A guy named Miles Lennon has done the science (not really) on the typical life cycle of the blog in “Why are 95% of blogs abandoned?” For me, maintaining a vigorous blog is impossible because of a dozen things every day that make my life thrive better than blogging. What many of the blog-inclined learn is that group blogs work best because constant updating is required. My uncle posts on Salon.com – when he wants. My friend, Valerie, is a publishing expert at about.com. Even a guy like Andrew Sullivan, who often ranks as one of the top individual bloggers, doesn’t do it alone. A while back he had to come clean that he and a staff write his blog. But as a former editor of the New Republic he had the access, means, and know-how to eventually adapt editorial techniques to his blog. (The staff is now credited on his main page and he is listed as “Editor” BTW.)
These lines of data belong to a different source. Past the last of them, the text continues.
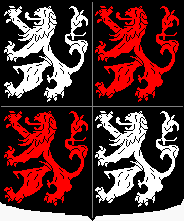 Gemeentewapen Uitgeest
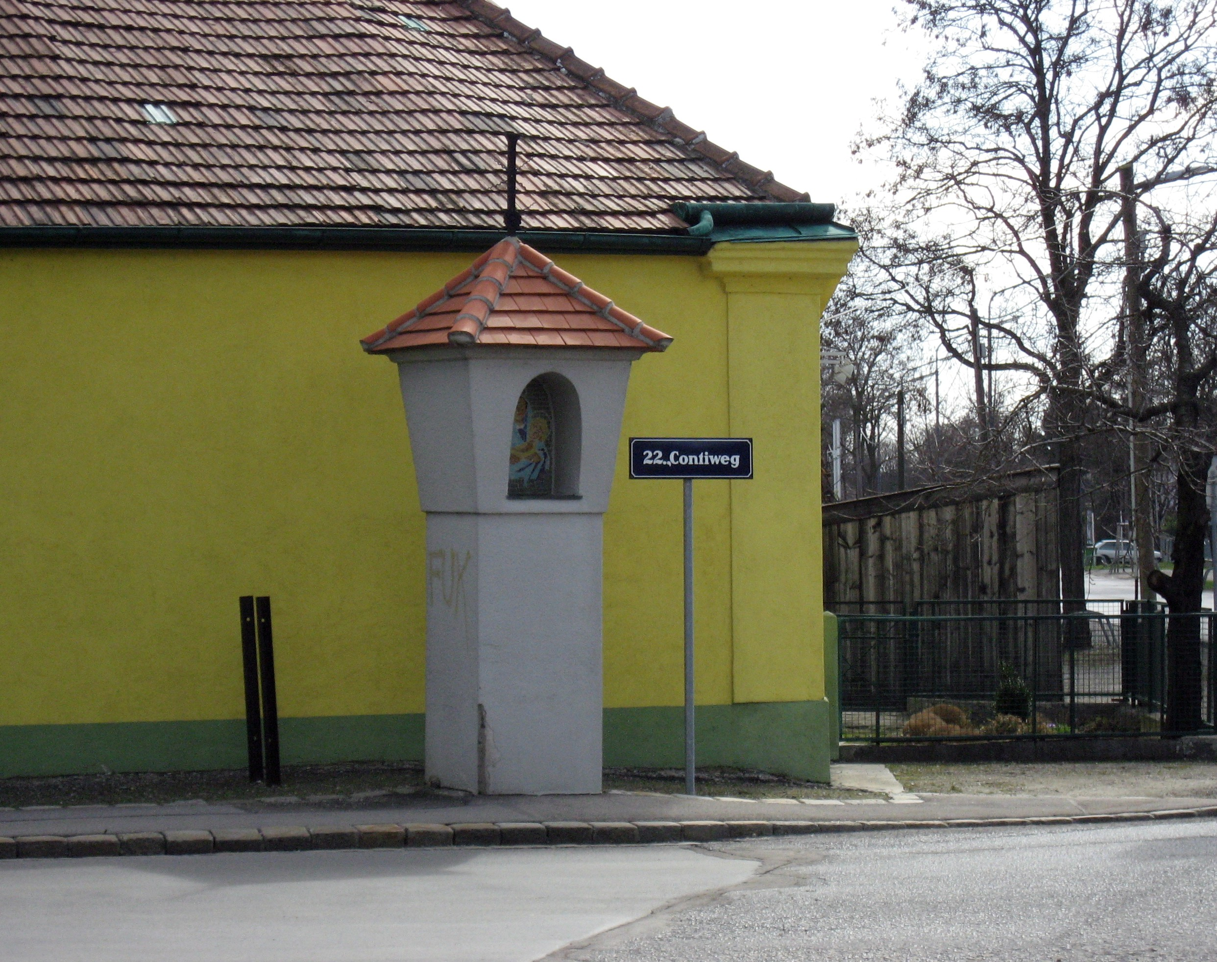 Contiweg in Wien-Donaustadt
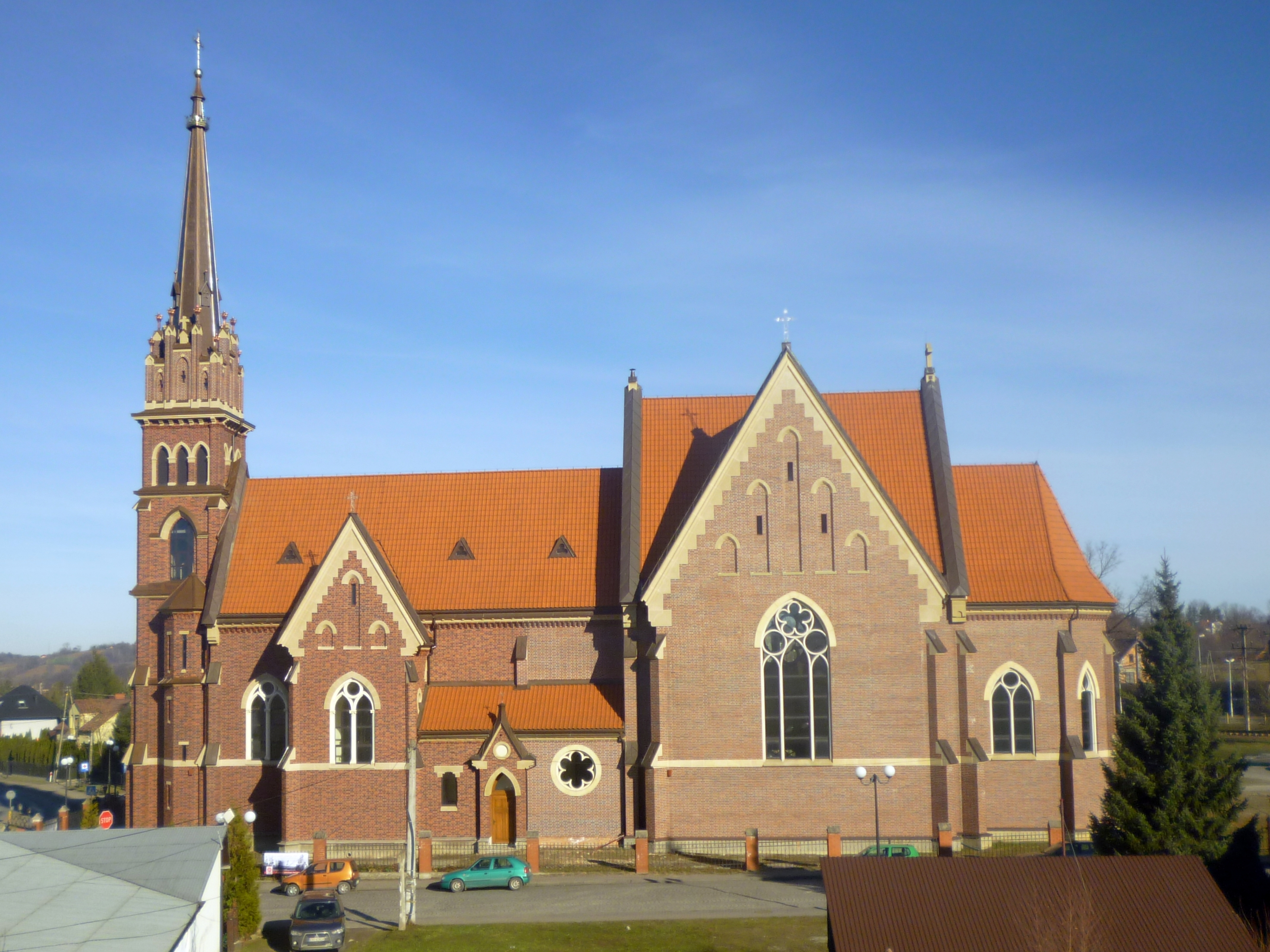 Kościół pw. Najświętszej Maryi Panny Królowej Polski w Stróżach
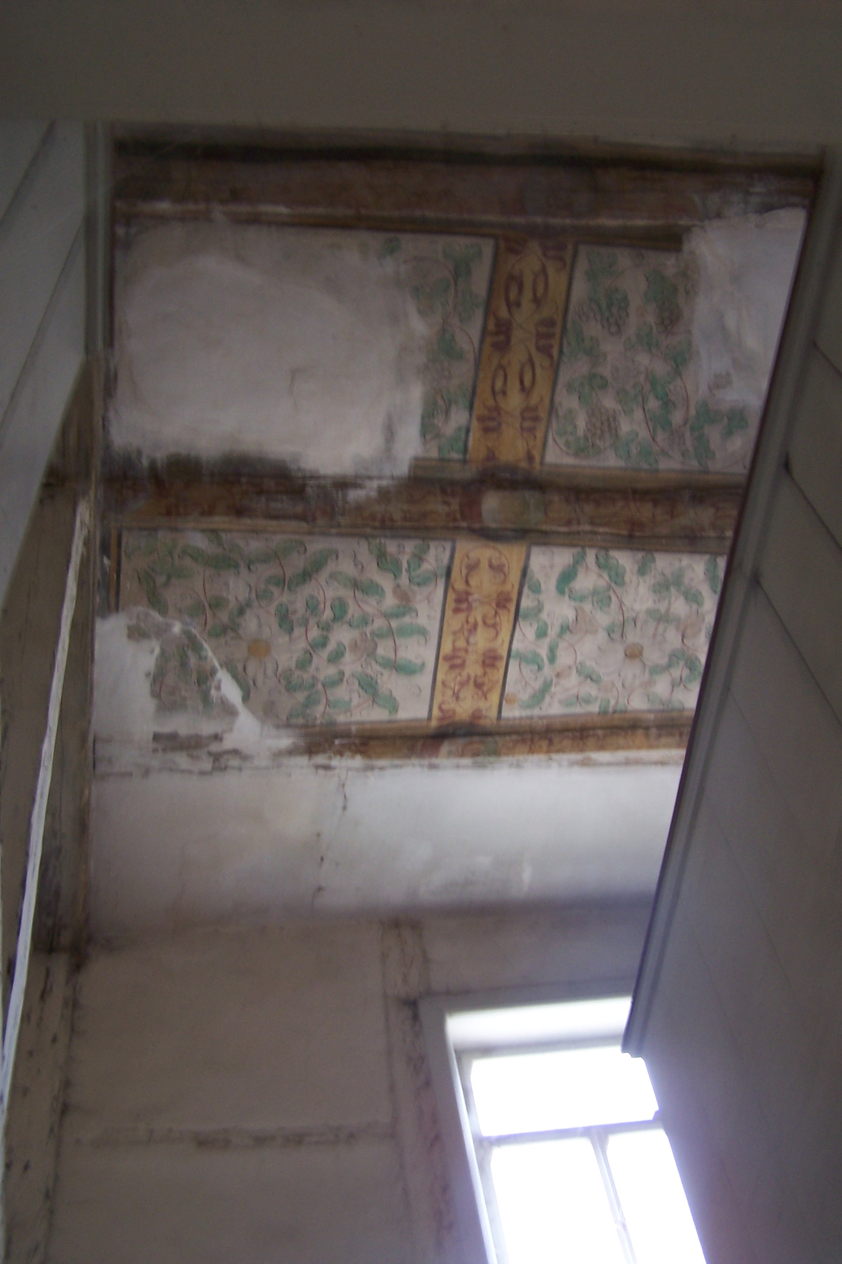 Mechterstädt, Kemenate

Due to so few of us being able to call upon staff, we individual bloggers fail. We fail a lot. We fail so much that most of us would be mathematically better off opening up new restaurants which only fail at a rate of 59% in the first year. But for those who cannot cook either, here is what Lennon wants you to know about blogging:

Blog Lifecycle

1) Euphoric moment of inspiration
2) Pseudo-maniacal and self-indulgent perusing of domains
3) Careful consideration of theme and design
4) The inaugural post – “Hello world!”
5) The 2-4 post honeymoon phase
6) Waning and changing interests
7) Feelings of desperation and apathy from low engagement
8) Inevitable abandonment 🙁

It turns out that this cycle may not be uncommon. Surveys have shown that 95% of blogs are abandoned within 120 days and 60-80% of them abandoned within the first month.

Writing 5am to 7am

Writing 5am to 7am is not my habit but the former habit of Brit Raymond Tallis and he’s produced a new book about one of the subjects I love to follow in a pop-culture manner:  neuroscience.    He has a dim view of how publishing and pop culture demands have bent research to what he deems ridiculous conclusions.

Those trends, as Tallis sees them, are like “intellectual illnesses” metastasizing from academic labs into popular culture. He sees the symptoms in neuro-economic thinkers who explain our susceptibility to subprime mortgages by describing how our brains evolved to favor short-term rewards. He sees them in philosophers who claim that our primate minds admire paintings of landscapes that would have supported hunting and gathering. He sees it in neurotheologians who preach that “God is a tingle in the ‘God spot’ in the brain.”

Whatever the case, his book’s title is very pop-culture and most amusing for a guy who disparages pop culture: Aping Mankind: Neuromania, Darwinitis, and the Misrepresentation of Humanity.

Who knew one could have inflammation of the Darwin?